WORK TO COMPLETE: Repeat every entry word for word; omit all pictures.

DATASET:
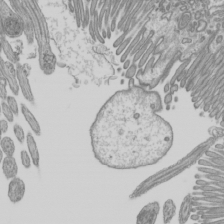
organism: Mouse
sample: Cilia; mouse epididymis
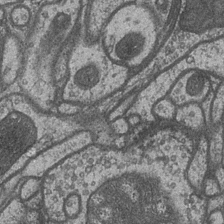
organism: Drosophila
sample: Optic medulla
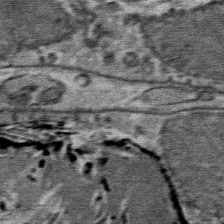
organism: Mouse
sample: Mouse Salivary gland
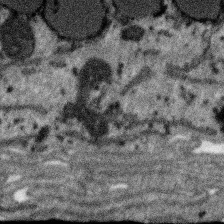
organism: Human
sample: Lung epithelial cells infected with SARS-CoV-2
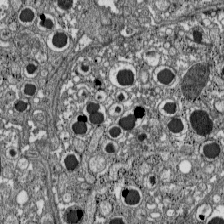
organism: C57BL Mouse
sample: Pancreatic islet
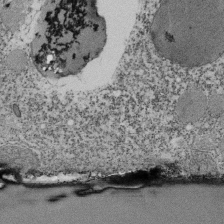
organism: Tetrahymena
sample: Cilia in tetrahymena
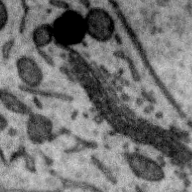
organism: Zebra finch
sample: Brain
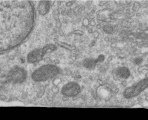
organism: Human
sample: Centriole in RPE cells
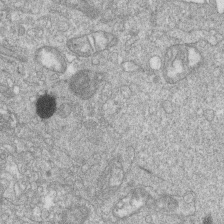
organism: Human
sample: HeLa cell HIV synapse
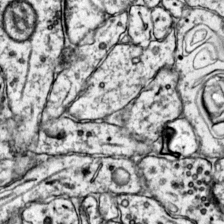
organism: Mouse
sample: Primary visual cortex
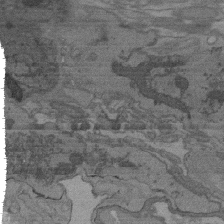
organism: C. elegans
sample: AFD neurons C. elegans
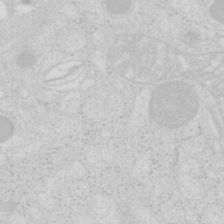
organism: Mouse
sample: Pancreas
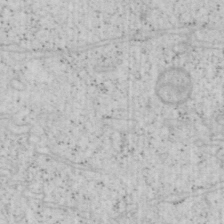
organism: Human
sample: HeLa cells
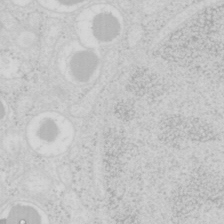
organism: Mouse
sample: Pancreas
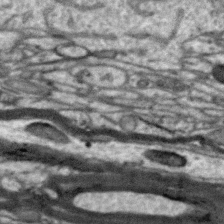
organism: Zebra finch
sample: Brain
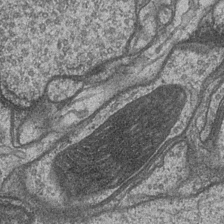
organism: Drosophila
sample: Optic medulla
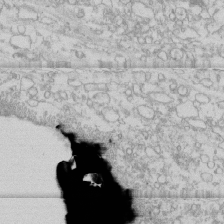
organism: Human
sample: CRL-1474
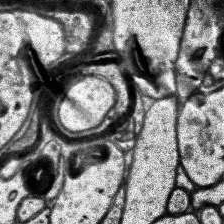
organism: Human
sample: Temporal Lobe
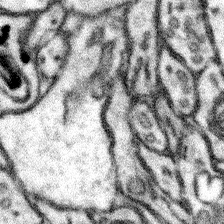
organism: Mouse
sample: Somatosensory cortex neuropil
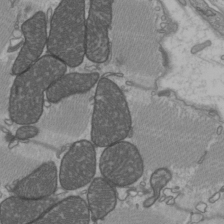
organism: C57BL Mouse
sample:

TASK OUTPUT:
organism: Mouse
sample: Cilia; mouse epididymis
organism: Drosophila
sample: Optic medulla
organism: Mouse
sample: Mouse Salivary gland
organism: Human
sample: Lung epithelial cells infected with SARS-CoV-2
organism: C57BL Mouse
sample: Pancreatic islet
organism: Tetrahymena
sample: Cilia in tetrahymena
organism: Zebra finch
sample: Brain
organism: Human
sample: Centriole in RPE cells
organism: Human
sample: HeLa cell HIV synapse
organism: Mouse
sample: Primary visual cortex
organism: C. elegans
sample: AFD neurons C. elegans
organism: Mouse
sample: Pancreas
organism: Human
sample: HeLa cells
organism: Mouse
sample: Pancreas
organism: Zebra finch
sample: Brain
organism: Drosophila
sample: Optic medulla
organism: Human
sample: CRL-1474
organism: Human
sample: Temporal Lobe
organism: Mouse
sample: Somatosensory cortex neuropil
organism: C57BL Mouse
sample:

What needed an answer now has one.